Sebelumnya, Menteri Keuangan Sri Mulyani Indrawati buka suara soal banyaknya anggapan di media sosial bahwa menjadi dosen dan guru tidak dihargai karena gajinya kecil. Menurutnya, anggapan ini pula yang menjadikan tantangan tersendiri bagi keuangan negara.
"Di media sosial saya selalu mengatakan, menjadi dosen atau menjadi guru tidak dihargai karena gajinya tidak besar. Ini juga salah satu tantangan bagi keuangan negara," kata Sri Mulyani, Rabu (7/8)

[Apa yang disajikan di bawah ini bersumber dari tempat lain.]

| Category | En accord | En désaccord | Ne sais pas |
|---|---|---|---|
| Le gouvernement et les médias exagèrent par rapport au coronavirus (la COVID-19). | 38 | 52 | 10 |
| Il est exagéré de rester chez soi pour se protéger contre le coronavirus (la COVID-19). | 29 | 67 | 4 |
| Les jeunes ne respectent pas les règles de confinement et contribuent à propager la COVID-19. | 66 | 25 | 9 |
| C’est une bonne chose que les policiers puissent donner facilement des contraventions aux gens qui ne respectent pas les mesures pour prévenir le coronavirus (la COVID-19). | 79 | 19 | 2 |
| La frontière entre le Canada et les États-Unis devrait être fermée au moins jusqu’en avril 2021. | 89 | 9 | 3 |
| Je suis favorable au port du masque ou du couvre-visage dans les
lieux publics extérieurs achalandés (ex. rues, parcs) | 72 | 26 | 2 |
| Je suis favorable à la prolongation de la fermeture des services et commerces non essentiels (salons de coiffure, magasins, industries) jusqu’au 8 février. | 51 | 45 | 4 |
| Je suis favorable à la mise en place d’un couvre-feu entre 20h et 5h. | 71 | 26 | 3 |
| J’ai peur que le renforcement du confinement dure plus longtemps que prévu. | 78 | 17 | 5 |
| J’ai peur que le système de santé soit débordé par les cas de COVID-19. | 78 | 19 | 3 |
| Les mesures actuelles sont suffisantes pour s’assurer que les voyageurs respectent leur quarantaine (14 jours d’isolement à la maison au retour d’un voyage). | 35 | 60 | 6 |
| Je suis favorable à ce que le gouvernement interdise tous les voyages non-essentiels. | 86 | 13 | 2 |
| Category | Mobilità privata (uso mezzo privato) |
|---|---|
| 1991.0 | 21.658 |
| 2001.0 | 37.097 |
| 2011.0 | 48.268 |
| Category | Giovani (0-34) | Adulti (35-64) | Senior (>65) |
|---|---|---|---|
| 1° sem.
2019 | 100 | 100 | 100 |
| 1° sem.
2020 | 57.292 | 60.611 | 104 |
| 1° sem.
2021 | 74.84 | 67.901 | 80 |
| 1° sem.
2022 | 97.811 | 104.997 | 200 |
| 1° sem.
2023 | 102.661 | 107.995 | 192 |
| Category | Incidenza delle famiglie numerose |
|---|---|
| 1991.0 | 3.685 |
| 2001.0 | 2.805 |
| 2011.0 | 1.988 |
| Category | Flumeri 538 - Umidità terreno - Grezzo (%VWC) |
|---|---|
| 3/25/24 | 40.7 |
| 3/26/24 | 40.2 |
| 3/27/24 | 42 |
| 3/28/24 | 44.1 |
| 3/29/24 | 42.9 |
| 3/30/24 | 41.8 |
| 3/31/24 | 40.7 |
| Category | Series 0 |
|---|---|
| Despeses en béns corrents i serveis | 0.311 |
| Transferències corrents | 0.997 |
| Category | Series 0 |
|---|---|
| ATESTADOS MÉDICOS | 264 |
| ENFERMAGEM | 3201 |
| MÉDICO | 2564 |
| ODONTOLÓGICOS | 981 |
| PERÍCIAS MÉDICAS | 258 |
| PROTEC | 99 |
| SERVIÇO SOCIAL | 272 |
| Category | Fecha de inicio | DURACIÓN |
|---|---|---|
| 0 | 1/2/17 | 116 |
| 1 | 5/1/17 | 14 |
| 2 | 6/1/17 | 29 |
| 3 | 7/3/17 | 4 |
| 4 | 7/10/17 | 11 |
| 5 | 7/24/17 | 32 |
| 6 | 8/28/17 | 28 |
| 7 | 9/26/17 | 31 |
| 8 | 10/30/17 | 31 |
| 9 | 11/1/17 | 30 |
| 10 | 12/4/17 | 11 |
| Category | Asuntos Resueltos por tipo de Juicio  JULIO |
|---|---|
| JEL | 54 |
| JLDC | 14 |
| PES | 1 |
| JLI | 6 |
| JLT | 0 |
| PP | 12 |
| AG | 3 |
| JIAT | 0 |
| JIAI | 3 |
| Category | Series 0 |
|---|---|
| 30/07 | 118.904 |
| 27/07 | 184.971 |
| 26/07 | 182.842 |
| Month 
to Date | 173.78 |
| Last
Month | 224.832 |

Hal itu pula yang memantik pertanyaan dasar bagi dirinya, apakah seluruh kesejahteraan dosen dan guru di tanah air harus berasal dari keuangan negara, atau justru bisa turut melibatkan partisipasi masyarakat.
"Apakah semuanya harus keuangan negara ataukah ada partisipasi dari masyarakat," imbuhnya.
Meski begitu, Sri Mulyani tidak membeberkan secara detail partisipasi masyarakat seperti apa yang dimaksudnya. Namun, dari sisi Anggaran Pendapatan dan Belanja Negara (APBN), ia menyebut selalu menyisihkan 20 persen dari belanja negara khusus untuk pendidikan.
Di sisi lain, PGRI menyesalkan pernyataan Menteri Keuangan yang menyatakan bahwa profesi guru disebut sebagai beban negara. Pernyataan itu dinilai berlebihan dan menyakitkan, mengingat fakta bahwa guru, terutama yang berstatus honorer dan mengabdi di daerah pelosok, justru menjadi garda terdepan dalam mencerdaskan kehidupan bangsa.
Menurut Ketua Badan Khusus Komunikasi dan Digitalisasi PGRI Wijaya, pemerataan guru di wilayah terdepan, terluar, dan tertinggal (3T) masih menjadi tantangan besar. Rasio murid dan guru secara nasional memang relatif baik di angka 16:1, tetapi distribusinya tidak merata.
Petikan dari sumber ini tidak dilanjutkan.